Un anciano se encuentra en el mostrador de su pequeña tienda de abarrotes mientras un par de niños juegan cerca de los estantes llenos de juguetes de confección china. El dueño atiende la petición de un cliente que compra cigarros y el niño hace un ademán a su hermana: gira los dedos compulsivamente y toma el producto. Huyen cautelosamente. En otra ocasión regresan. Ahora es la niña la que aprende el oficio ocasional del padre y toma una pequeña pelota. Esta vez el anciano los observa. Los detiene. Les ofrece un par de paletas heladas y sugiere al niño, Shota (Kairi Jo), no enseñar cómo robar a su hermana, porque aún es muy pequeña para esas cosas.
En Shoplifters (2018) Hirokazu Kore-eda (El tercer asesinato, 2017) reflexiona sobre el concepto de familia y de paso presenta un Japón que se aleja de aquello que se suele atribuir a países desarrollados. En otras palabras, se piensa que estos son lugares imaginarios, donde se respeta la ley (porque acá no), no son flojos (porque aquí sí) y, en general, tienen vidas quizá no perfectas, pero tal vez integrales; porque si el Estado no lo provee, la sociedad probablemente lo haga.
La familia Shibata está encabezada por Osamu (Lily Franky) y Nobuyo (Sakura Ando), una pareja con trabajos temporales y mal pagados. Su sueldo alcanza para beber y comprar artículos de belleza, ropa para sus hijos o para vacacionar en la playa; pero no para vivir, para eso está la pensión de la abuela Hatsue (Kirin Kiki). Osamu se emplea como obrero para una subcontratista que construye un edificio de departamentos y Nobuyo plancha trajes en una tintorería gigantesca. La hermana mayor, Aki (Mayu Matsuoka), es la consentida de la abuela y por eso duerme en el lugar más cómodo del modesto hogar; es decir, a un costado de Hatsue, dentro de la diminuta casa que acumula recuerdos a las orillas de un suburbio de Tokio. Sin embargo, Aki también tiene que contribuir de alguna forma al ingreso familiar, y, por eso, se disfraza como colegiala en un lugar con cabinas, donde satisface visualmente las fantasías de hombres deprimidos hasta que el cronómetro termina.

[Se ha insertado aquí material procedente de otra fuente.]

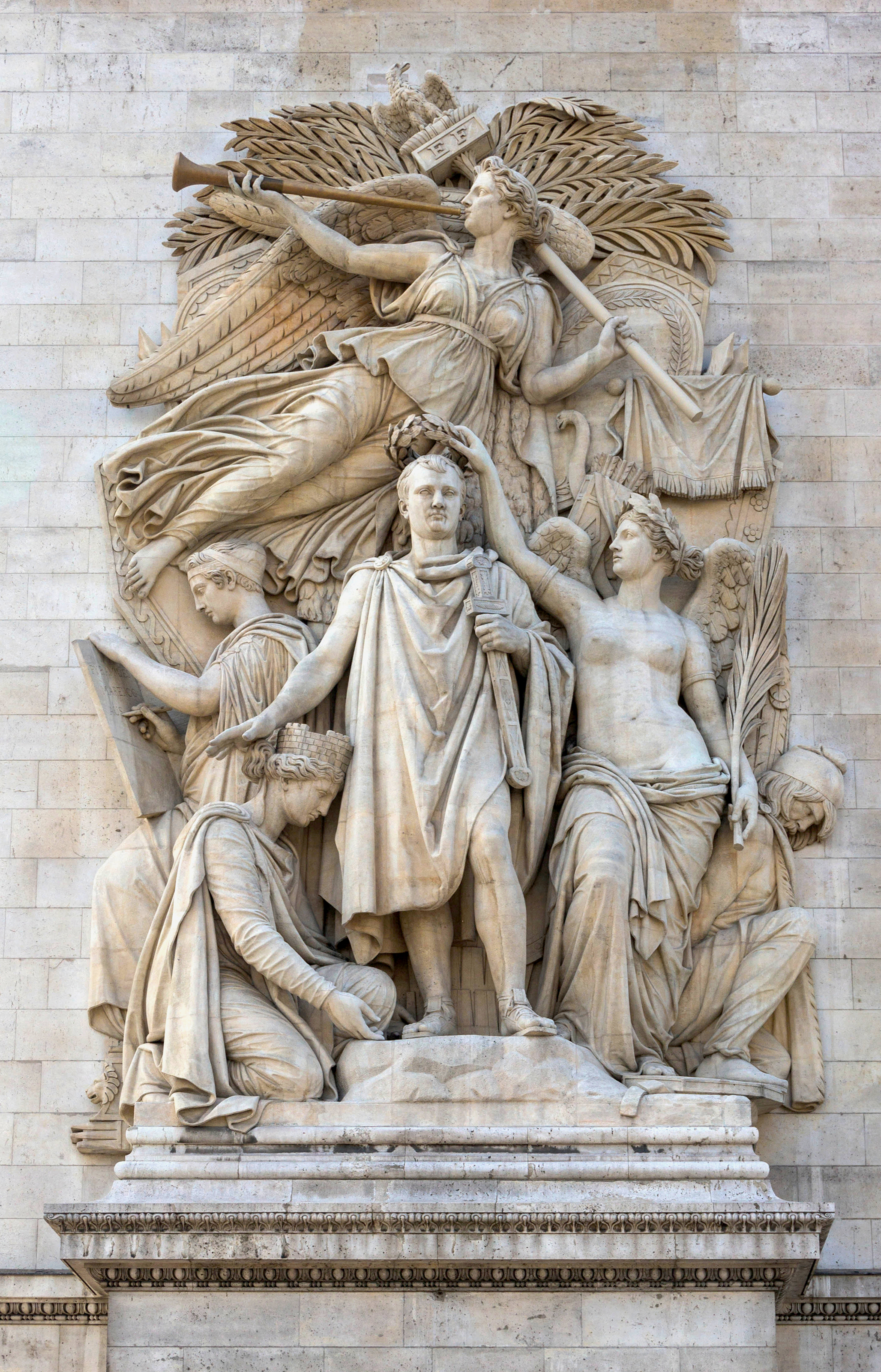 Le Triomphe de 1810, par Jean-Pierre Cortot, Arc de Triomphe de l'Etoile, Paris.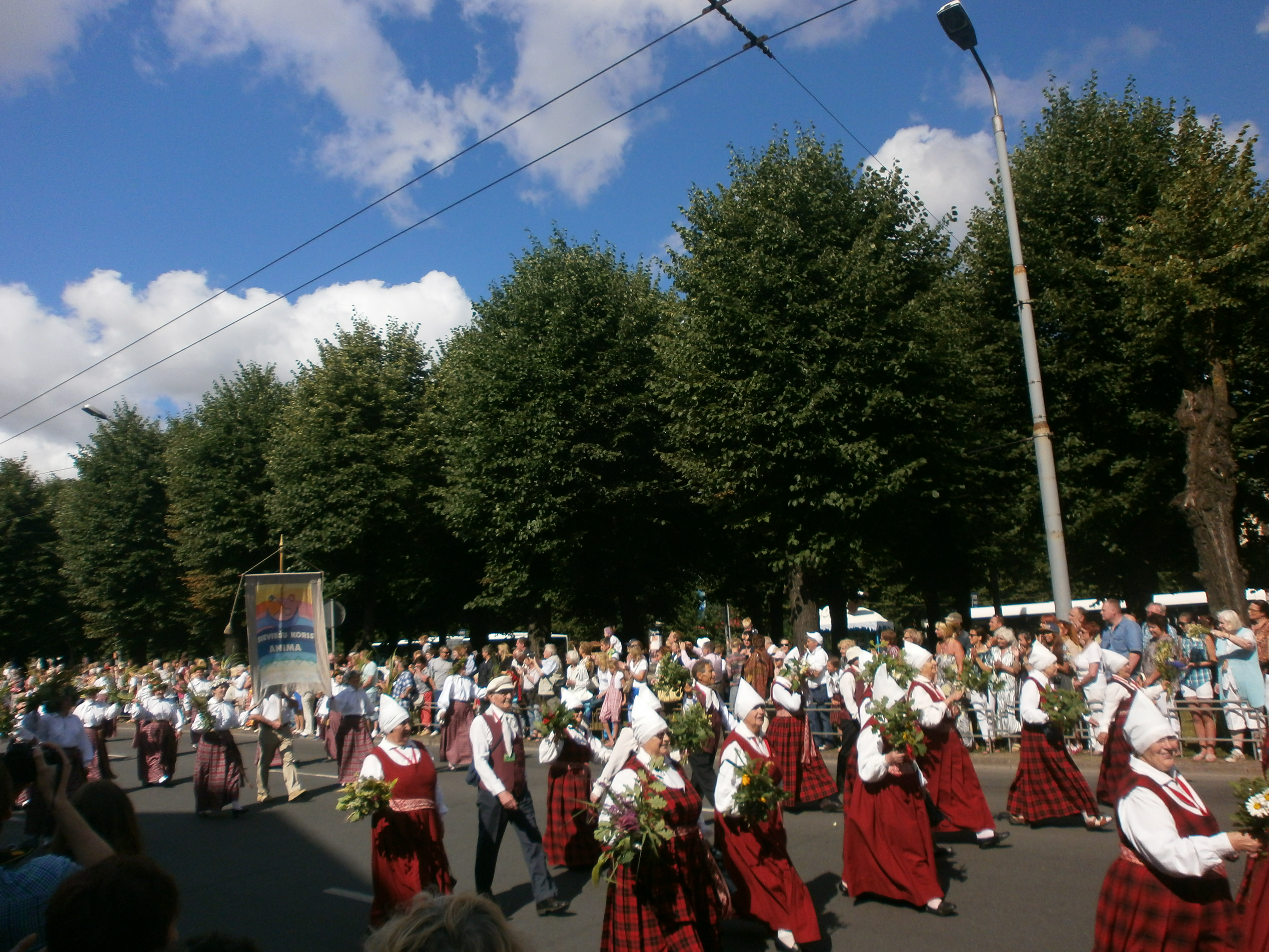 Dziesmu un deju svētku gājiens 2013. gadā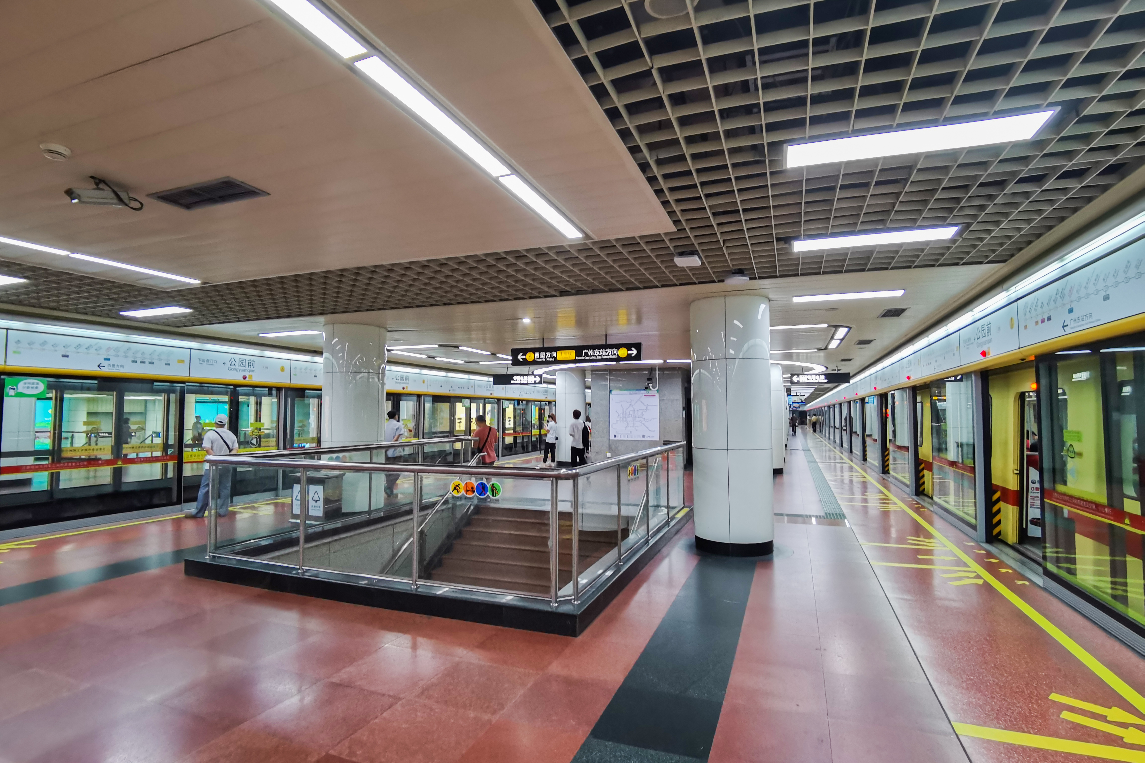 广州地铁公园前站

Es una noche invernal de frío insoportable y Osamu regresa a casa con su hijo Shota. Ha terminado un ajetreado día en el supermercado. Compran las mejores croquetas del barrio en un puesto ambulante que atiende una señora y justo cuando están por llegar la escuchan. Se trata de una niña mortificada. Osamu ya la ha visto antes. La pequeña vive en un departamento de clase media y en un techo más decente que el que tiene la familia Shibata, pero sus padres están ausentes. En otra secuencia los escuchamos pelearse violentamente; se acusan mutuamente y confiesan su arrepentimiento por haber concebido a Yuri (Miyu Sasaki). Osamu le regala una croqueta y la niña la acepta; y de pronto la ha adoptado. La lleva a casa y le ofrece un hogar con una familia poca convencional, pero amorosa.
Pasan meses, cuando por fin los padres deciden denunciar la desaparición y la policía interviene, la niña ha olvidado su antigua vida y llama a los integrantes de su nueva familia por los únicos nombres que hacen sentido: hermano, papá, mamá, abuela y hermana. Kore-eda retrata una familia que se constituye de forma voluntaria, donde los lazos sanguíneos pasan a segundo plano. Al final el público no tendrá muy claro si el afecto entre todos era real, porque las convenciones nos hacen dudar de lo que vimos en la pantalla, y en realidad no importa mucho. El rostro en la silla de los acusados nos enfrenta a ideas preconcebidas y quiénes somos nosotros para juzgarlos.
Shoplifters obtuvo la Palma de Oro en el último Festival de Cine de Cannes.